Deletion of selenoprotein P upregulates urinary selenium excretion and depresses whole-body selenium content

Abstract

Deletion of the mouse selenoprotein P gene (Sepp1) lowers selenium concentrations in many tissues. We examined selenium homeostasis in Sepp1(-/-) and Sepp1(+/+) mice to assess the mechanism of this. The liver produces and exports selenoprotein P, which transports selenium to peripheral tissues, and urinary selenium metabolites, which regulate whole-body selenium. At intakes of selenium near the nutritional requirement, Sepp1(-/-) mice had whole-body selenium concentrations 72 to 75% of Sepp1(+/+) mice. Genotype did not affect dietary intake of selenium. Sepp1(-/-) mice excreted in their urine approximately 1.5 times more selenium in relation to their whole-body selenium than did Sepp1(+/+) mice. In addition, Sepp1(-/-) mice gavaged with (75)SeO(2-)(3) excreted 1.7 to 2.4 times as much of the (75)Se in the urine as did Sepp1(+/+) mice. These findings demonstrate that deletion of selenoprotein P raises urinary excretion of selenium. When urinary small-molecule (75)Se was injected intravenously into mice, over 90% of the (75)Se appeared in the urine within 24 h, regardless of selenium status. This shows that urinary selenium is dedicated to excretion and not to utilization by tissues. Our results indicate that deletion of selenoprotein P leads to increased urinary selenium excretion. We propose that the absence of selenoprotein P synthesis in the liver makes more selenium available for urinary metabolite synthesis, increasing loss of selenium from the organism and causing the decrease in whole-body selenium and some of the decreases observed in tissues of Sepp1(-/-) mice.

Scheme 1

Relationships of “metabolically active” selenium pool in the liver with synthesis of selenoproteins and urinary selenium metabolites.

Figure 1

Whole-body selenium concentration in Sepp1^−/− (open bars) and Sepp1^+/+ (shaded bars) mice. Mice were fed the respective diets as follows: The 0.1 mg selenium/kg group (Sepp1^−/− mice weight 15.5 ± 0.7 g, n=6; Sepp1^+/+ mice weight 20.8 ± 0.9 g, n=7) was fed the 0.25 mg selenium/kg diet for 2 weeks from weaning and then switched to the 0.1 mg selenium/kg diet for 2 weeks before being studied. This was done because Sepp1^−/− mice develop nervous system injury if fed the 0.1 mg selenium/kg diet immediately after weaning [14]. The group fed 0.25 mg selenium/kg diet from weaning (Sepp1^−/− mice weight 20.2 ± 1.7 g, n=9; Sepp1^+/+ mice weight 22.6 ± 1.0 g, n=10) was fed the diet for 4 weeks.
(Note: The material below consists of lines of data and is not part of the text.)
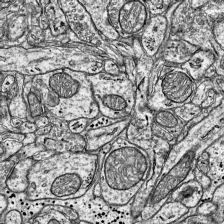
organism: Mouse
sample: Visual Cortex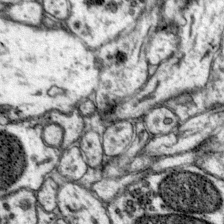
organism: Mouse
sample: Primary visual cortex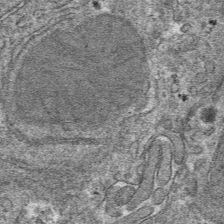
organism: Mouse
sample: Mouse hepatocytes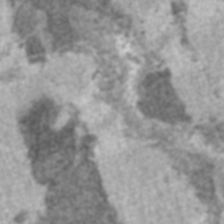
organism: C57BL Mouse
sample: Heart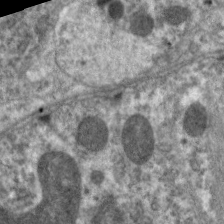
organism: C. elegans
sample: Pharynx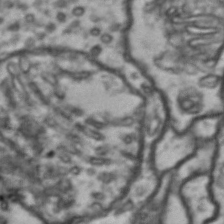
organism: Drosophila
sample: Brain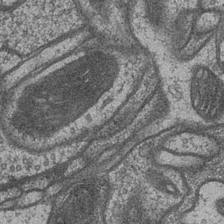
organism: Drosophila
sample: Optic medulla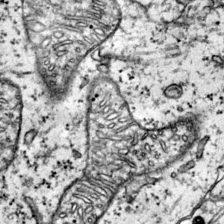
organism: Mouse
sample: Primary visual cortex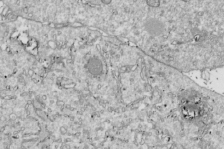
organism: Drosophila
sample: Cell division; meiosis; drosophila spermatocytes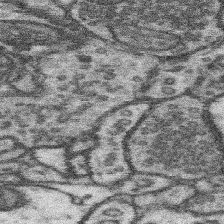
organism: Mouse
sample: Somatosensory cortex neuropil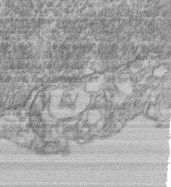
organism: Mouse
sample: T cell stromal cell synapse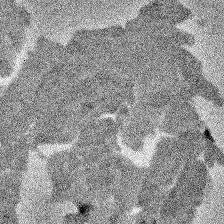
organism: Human
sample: HeLa cells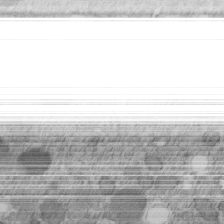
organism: C. elegans
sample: C. elegans embryo early stage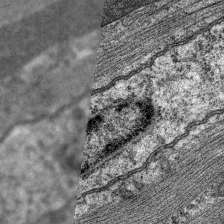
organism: C. elegans
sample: Pharynx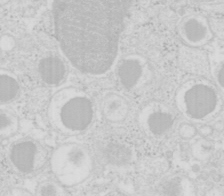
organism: Mouse
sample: Pancreas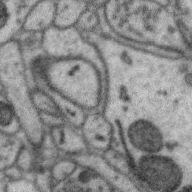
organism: Zebra finch
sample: Brain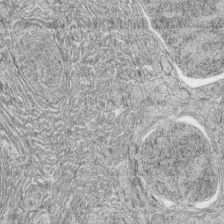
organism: Zebrafish
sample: synaptic ribbons in rod cells and cone cells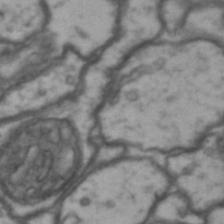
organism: Drosophila
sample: Brain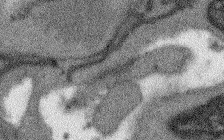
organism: Arabidopsis thaliana
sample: Root tip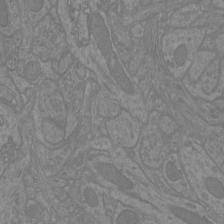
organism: Mouse
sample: Cortical neurons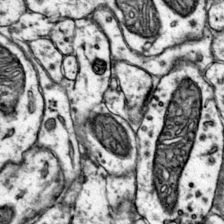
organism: Mouse
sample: Primary visual cortex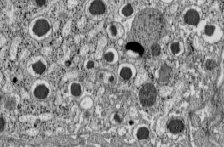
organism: C57BL Mouse
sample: Pancreatic islet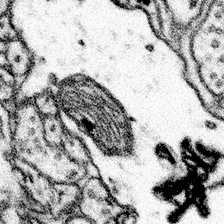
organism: Mouse
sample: Somatosensory cortex neuropil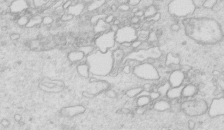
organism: Mouse
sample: Multiciliated cells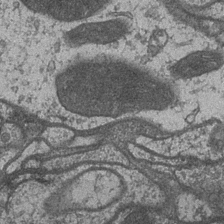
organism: Drosophila
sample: Optic medulla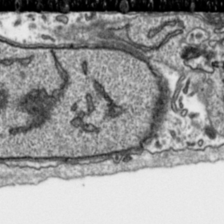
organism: Toxoplasma gondii
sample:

At the time of study, selenium was determined in selected tissues and in the rest of the carcass. Values shown are sums of all body parts. They are means ± S.D. Asterisks indicate pairs that were significantly different (P<0.05) by the Student t-test.

Figure 2

Urinary ⁷⁵Se excretion by Sepp1^−/− (open bars) and Sepp1^+/+ (shaded bars) mice administered ⁷⁵SeO₃²⁻ by gavage. Mice were fed the respective diets as described in the legend to figure 1. They were then gavaged and urine was collected for 24 hours in plastic metabolic cages. Values are means ± S.D., n=4-8. Asterisks indicate pairs that were significantly different (P<0.05) by the Student t-test.

Figure 3

Urinary ⁷⁵Se excretion by selenium deficient and control mice administered ⁷⁵Se-labeled selenite or ⁷⁵Se-labeled urinary metabolite by tail vein. The amount of selenium administered to each mouse was 8.8 ng. After injection, mice were put into metabolic cages and urine was collected for 24 hours. The results shown are percentages of the total recovered ⁷⁵Se that was in the urine. Values are means ± S.D., n=4-8. Excretions by the groups given ⁷⁵Se-labeled selenite were significantly different (P<0.05) from one another by the Student t-test.